Is the intent to prevent tax debtors from spiriting their untaxed assets out of the country before they can be seized? If so, restrictions on personal movement are both overbroad and likely to be ineffectual. Most international transfers of wealth occur electronically, and most cross-border shipments of tangible goods are in the form of unaccompanied freight, not accompanied luggage.

Is the goal to exile tax debtors from US territory? Many of the US citizens who might be assessed large tax debts are already living outside the US. Under international human rights treaty law, the right to enter the country of one’s citizenship is the most absolute of the rights of freedom of movement: “There are few, if any, circumstances in which deprivation of the right to enter one’s own country could be reasonable.”

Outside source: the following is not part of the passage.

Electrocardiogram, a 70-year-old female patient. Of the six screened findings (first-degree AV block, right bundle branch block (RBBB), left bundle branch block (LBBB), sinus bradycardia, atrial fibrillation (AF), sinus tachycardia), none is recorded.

Denial or revocation of a US passport under this new law is an elaborate five-step process, although most of the steps are purely clerical:

  1. The IRS “assesses” a tax liability of at least $50,000 in 2016, or the equivalent amount adjusted according to the cost of living index in future years.
  2. The IRS issues a lien or levy for the tax assessment (again, for at least $50,000 or the latest adjusted equivalent).
  3. The Commissioner of Internal Revenue certifies the existence of this assessment and lien or levy to the Secretary of the Treasury (the head of the parent department of the IRS), and notifies the citizen of this certification and of their right to challenge it in court.
  4. The Secretary of the Treasury transmits the IRS certification to the Secretary of State
  5. Once the State Department receives this certification, it must not issue a new passport to the citizen, and may (apparently at the standardless discretion of the Secretary of State) revoke any current passport.

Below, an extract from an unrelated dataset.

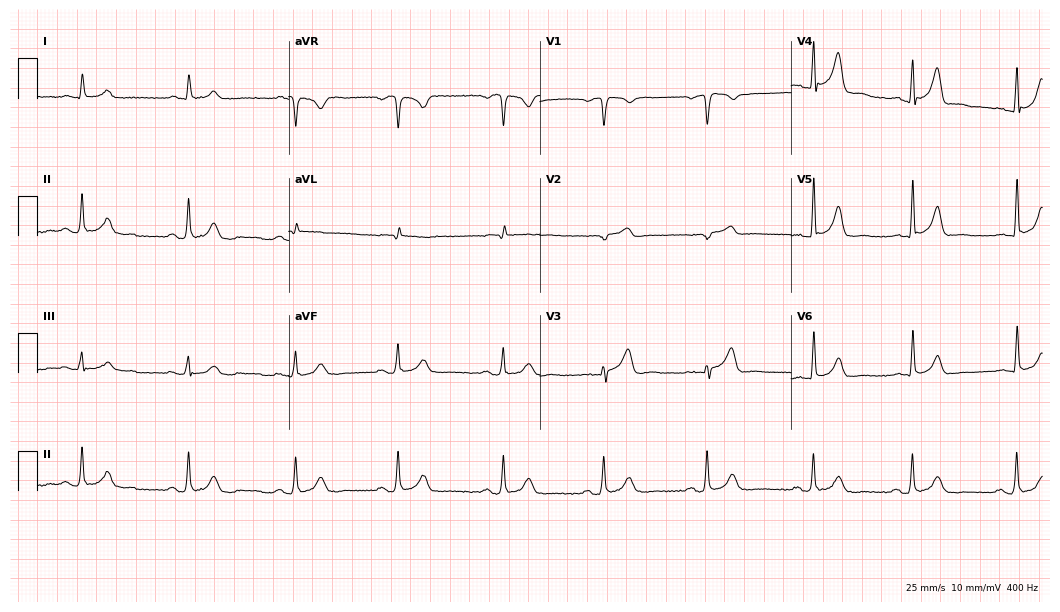
Standard 12-lead ECG recorded from a male patient, 69 years old. None of these six findings is recorded: first-degree AV block, right bundle branch block (RBBB), left bundle branch block (LBBB), sinus bradycardia, atrial fibrillation (AF), sinus tachycardia.

There are some options, but they are entirely at the discretion of the Secretary of State:

If the Secretary of State decides to revoke a passport…, the Secretary of State, before revocation, may — (i) limit a previously issued passport only for return travel to the United States; or (ii) issue a limited passport that only permits return travel to the United States.

The law also permits (although it does not require — more standardless discretion for the Secretary of State) the denial of any application for a US passport that doesn’t include a valid Social Security number.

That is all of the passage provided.